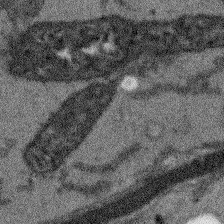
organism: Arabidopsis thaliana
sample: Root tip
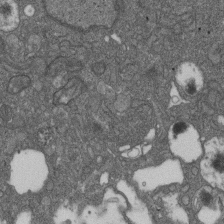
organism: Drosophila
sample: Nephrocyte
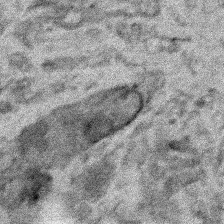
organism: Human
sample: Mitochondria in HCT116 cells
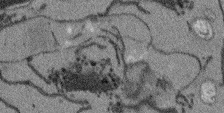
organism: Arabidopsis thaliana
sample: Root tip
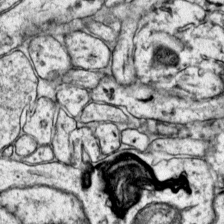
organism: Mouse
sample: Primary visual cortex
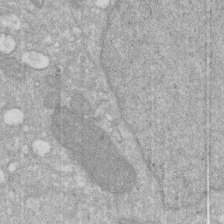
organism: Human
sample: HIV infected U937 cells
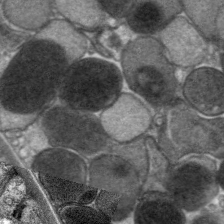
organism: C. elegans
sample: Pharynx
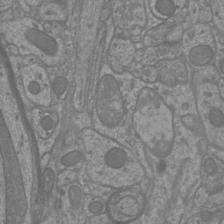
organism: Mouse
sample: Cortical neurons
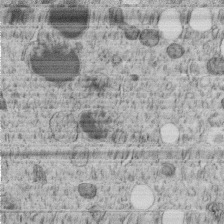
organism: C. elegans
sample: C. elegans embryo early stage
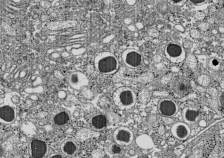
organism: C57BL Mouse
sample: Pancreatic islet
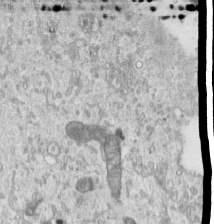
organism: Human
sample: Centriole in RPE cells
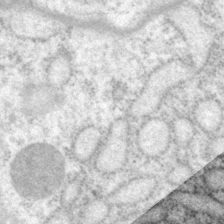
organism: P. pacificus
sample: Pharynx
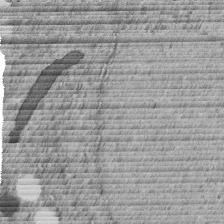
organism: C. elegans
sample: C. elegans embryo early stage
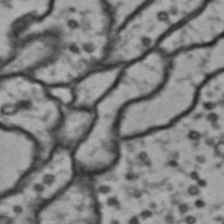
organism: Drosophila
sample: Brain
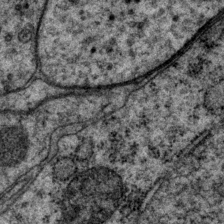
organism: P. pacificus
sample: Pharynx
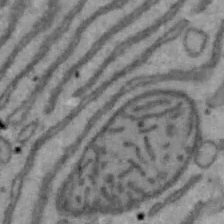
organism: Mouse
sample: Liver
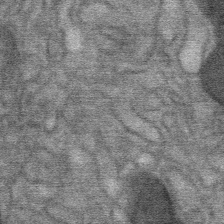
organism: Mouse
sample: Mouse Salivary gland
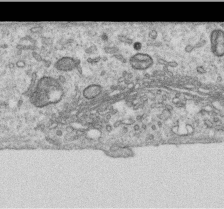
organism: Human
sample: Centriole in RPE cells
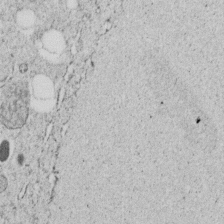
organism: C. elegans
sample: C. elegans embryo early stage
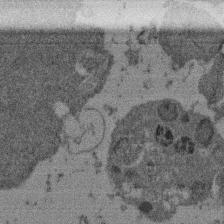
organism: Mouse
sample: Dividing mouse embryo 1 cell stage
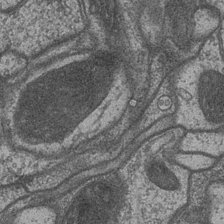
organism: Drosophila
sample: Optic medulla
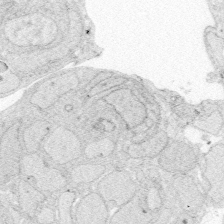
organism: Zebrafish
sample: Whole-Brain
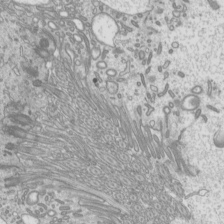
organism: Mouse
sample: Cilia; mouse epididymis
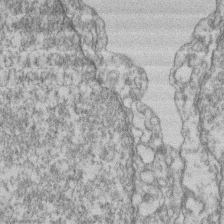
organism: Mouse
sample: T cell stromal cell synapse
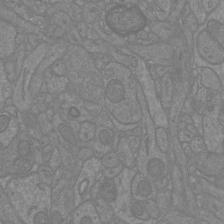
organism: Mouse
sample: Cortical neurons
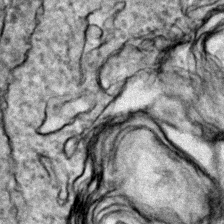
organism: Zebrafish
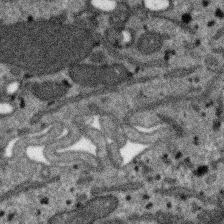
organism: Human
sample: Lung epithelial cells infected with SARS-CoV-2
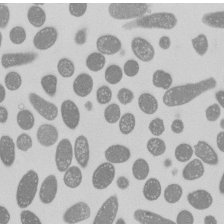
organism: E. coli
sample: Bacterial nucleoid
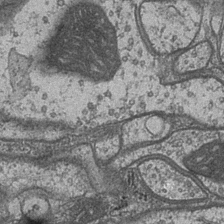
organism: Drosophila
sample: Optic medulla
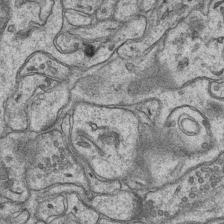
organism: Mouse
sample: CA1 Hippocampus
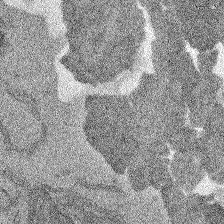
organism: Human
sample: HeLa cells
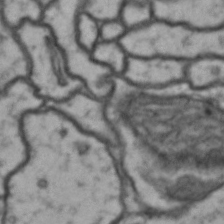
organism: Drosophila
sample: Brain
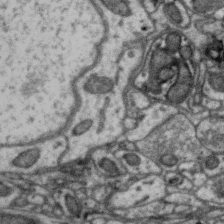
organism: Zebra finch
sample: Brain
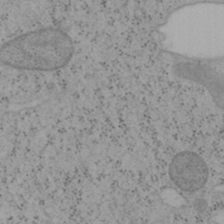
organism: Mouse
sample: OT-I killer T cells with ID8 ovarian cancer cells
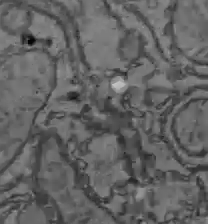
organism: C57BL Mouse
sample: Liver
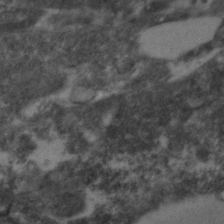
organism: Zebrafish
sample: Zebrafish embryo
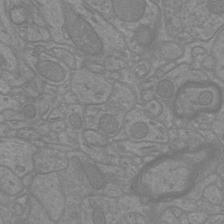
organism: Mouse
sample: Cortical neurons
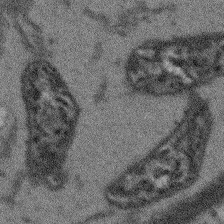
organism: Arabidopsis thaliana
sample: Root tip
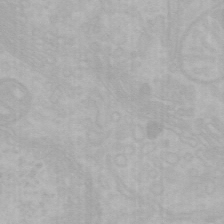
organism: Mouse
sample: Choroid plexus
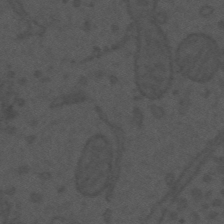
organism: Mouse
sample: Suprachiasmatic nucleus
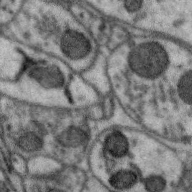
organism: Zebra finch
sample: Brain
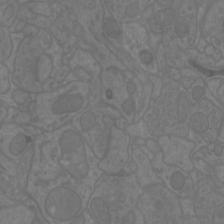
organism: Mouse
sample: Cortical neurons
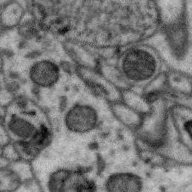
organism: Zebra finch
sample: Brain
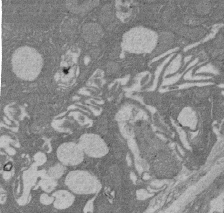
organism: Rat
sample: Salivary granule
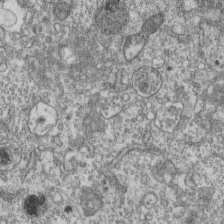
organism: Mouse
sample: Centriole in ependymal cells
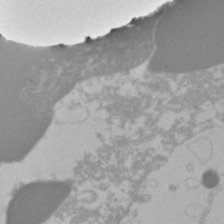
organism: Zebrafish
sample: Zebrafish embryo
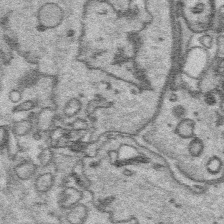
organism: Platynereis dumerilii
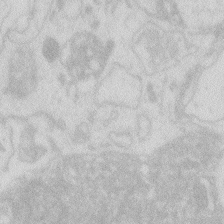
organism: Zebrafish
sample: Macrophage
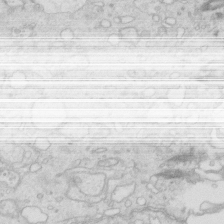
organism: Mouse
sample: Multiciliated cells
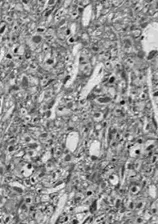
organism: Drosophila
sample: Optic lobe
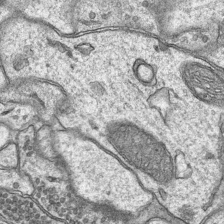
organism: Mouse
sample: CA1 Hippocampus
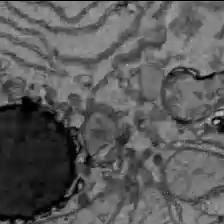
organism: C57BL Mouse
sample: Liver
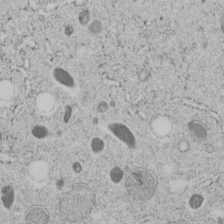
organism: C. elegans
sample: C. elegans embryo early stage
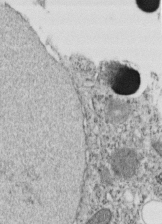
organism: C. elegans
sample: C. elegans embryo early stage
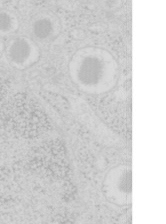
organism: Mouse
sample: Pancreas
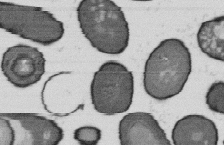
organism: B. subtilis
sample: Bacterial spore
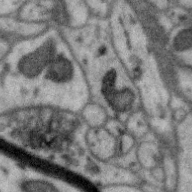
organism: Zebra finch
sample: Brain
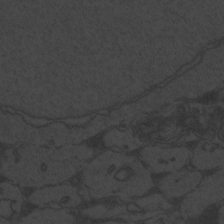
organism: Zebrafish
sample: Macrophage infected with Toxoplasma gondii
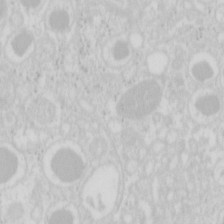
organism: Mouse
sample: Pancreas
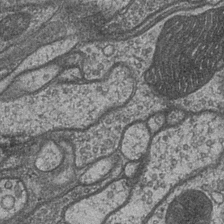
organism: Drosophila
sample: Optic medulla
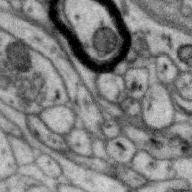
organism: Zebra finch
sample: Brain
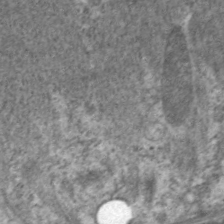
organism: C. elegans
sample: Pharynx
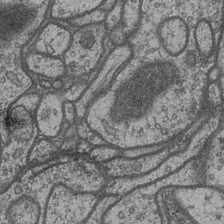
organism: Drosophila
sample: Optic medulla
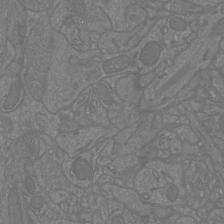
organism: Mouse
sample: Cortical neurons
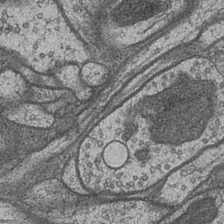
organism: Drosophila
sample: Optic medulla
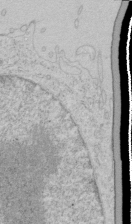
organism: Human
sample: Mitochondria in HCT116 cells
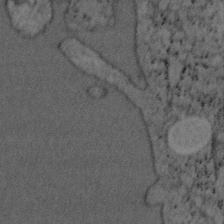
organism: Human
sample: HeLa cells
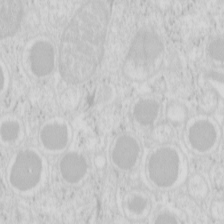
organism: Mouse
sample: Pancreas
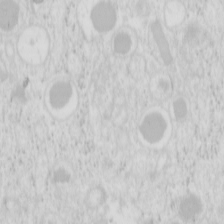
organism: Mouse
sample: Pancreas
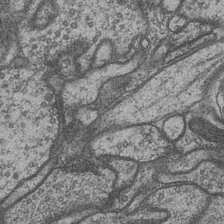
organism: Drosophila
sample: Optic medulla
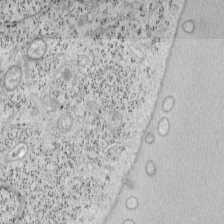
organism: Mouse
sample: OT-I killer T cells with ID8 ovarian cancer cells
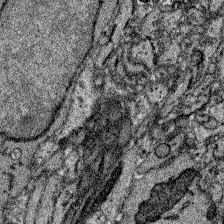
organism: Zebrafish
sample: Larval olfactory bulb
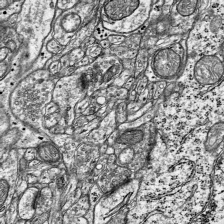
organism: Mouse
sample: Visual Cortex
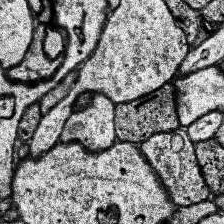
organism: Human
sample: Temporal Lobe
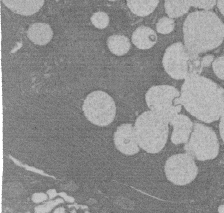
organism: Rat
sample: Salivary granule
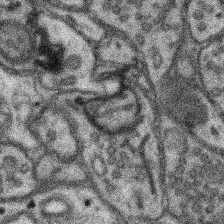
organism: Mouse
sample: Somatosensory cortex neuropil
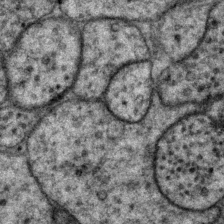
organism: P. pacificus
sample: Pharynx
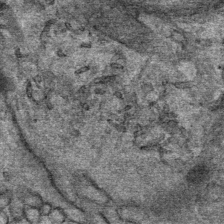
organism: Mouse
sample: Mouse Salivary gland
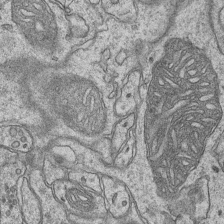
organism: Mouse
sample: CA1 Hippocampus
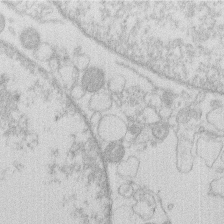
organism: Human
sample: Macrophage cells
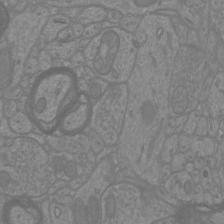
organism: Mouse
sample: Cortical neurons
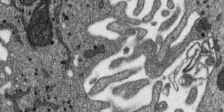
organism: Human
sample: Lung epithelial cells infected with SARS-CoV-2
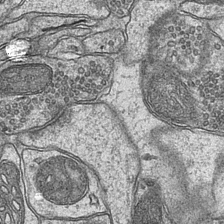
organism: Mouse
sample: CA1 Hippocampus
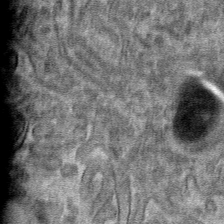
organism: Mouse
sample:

----

Without the pictures, write out every line above exactly as it appears.

organism: Arabidopsis thaliana
sample: Root tip
organism: Drosophila
sample: Nephrocyte
organism: Human
sample: Mitochondria in HCT116 cells
organism: Arabidopsis thaliana
sample: Root tip
organism: Mouse
sample: Primary visual cortex
organism: Human
sample: HIV infected U937 cells
organism: C. elegans
sample: Pharynx
organism: Mouse
sample: Cortical neurons
organism: C. elegans
sample: C. elegans embryo early stage
organism: C57BL Mouse
sample: Pancreatic islet
organism: Human
sample: Centriole in RPE cells
organism: P. pacificus
sample: Pharynx
organism: C. elegans
sample: C. elegans embryo early stage
organism: Drosophila
sample: Brain
organism: P. pacificus
sample: Pharynx
organism: Mouse
sample: Liver
organism: Mouse
sample: Mouse Salivary gland
organism: Human
sample: Centriole in RPE cells
organism: C. elegans
sample: C. elegans embryo early stage
organism: Mouse
sample: Dividing mouse embryo 1 cell stage
organism: Drosophila
sample: Optic medulla
organism: Zebrafish
sample: Whole-Brain
organism: Mouse
sample: Cilia; mouse epididymis
organism: Mouse
sample: T cell stromal cell synapse
organism: Mouse
sample: Cortical neurons
organism: Zebrafish
organism: Human
sample: Lung epithelial cells infected with SARS-CoV-2
organism: E. coli
sample: Bacterial nucleoid
organism: Drosophila
sample: Optic medulla
organism: Mouse
sample: CA1 Hippocampus
organism: Human
sample: HeLa cells
organism: Drosophila
sample: Brain
organism: Zebra finch
sample: Brain
organism: Mouse
sample: OT-I killer T cells with ID8 ovarian cancer cells
organism: C57BL Mouse
sample: Liver
organism: Zebrafish
sample: Zebrafish embryo
organism: Mouse
sample: Cortical neurons
organism: Arabidopsis thaliana
sample: Root tip
organism: Mouse
sample: Choroid plexus
organism: Mouse
sample: Suprachiasmatic nucleus
organism: Zebra finch
sample: Brain
organism: Mouse
sample: Cortical neurons
organism: Zebra finch
sample: Brain
organism: Rat
sample: Salivary granule
organism: Mouse
sample: Centriole in ependymal cells
organism: Zebrafish
sample: Zebrafish embryo
organism: Platynereis dumerilii
organism: Zebrafish
sample: Macrophage
organism: Mouse
sample: Multiciliated cells
organism: Drosophila
sample: Optic lobe
organism: Mouse
sample: CA1 Hippocampus
organism: C57BL Mouse
sample: Liver
organism: C. elegans
sample: C. elegans embryo early stage
organism: C. elegans
sample: C. elegans embryo early stage
organism: Mouse
sample: Pancreas
organism: B. subtilis
sample: Bacterial spore
organism: Zebra finch
sample: Brain
organism: Zebrafish
sample: Macrophage infected with Toxoplasma gondii
organism: Mouse
sample: Pancreas
organism: Drosophila
sample: Optic medulla
organism: Zebra finch
sample: Brain
organism: C. elegans
sample: Pharynx
organism: Drosophila
sample: Optic medulla
organism: Mouse
sample: Cortical neurons
organism: Drosophila
sample: Optic medulla
organism: Human
sample: Mitochondria in HCT116 cells
organism: Human
sample: HeLa cells
organism: Mouse
sample: Pancreas
organism: Mouse
sample: Pancreas
organism: Drosophila
sample: Optic medulla
organism: Mouse
sample: OT-I killer T cells with ID8 ovarian cancer cells
organism: Zebrafish
sample: Larval olfactory bulb
organism: Mouse
sample: Visual Cortex
organism: Human
sample: Temporal Lobe
organism: Rat
sample: Salivary granule
organism: Mouse
sample: Somatosensory cortex neuropil
organism: P. pacificus
sample: Pharynx
organism: Mouse
sample: Mouse Salivary gland
organism: Mouse
sample: CA1 Hippocampus
organism: Human
sample: Macrophage cells
organism: Mouse
sample: Cortical neurons
organism: Human
sample: Lung epithelial cells infected with SARS-CoV-2
organism: Mouse
sample: CA1 Hippocampus
organism: Mouse
sample:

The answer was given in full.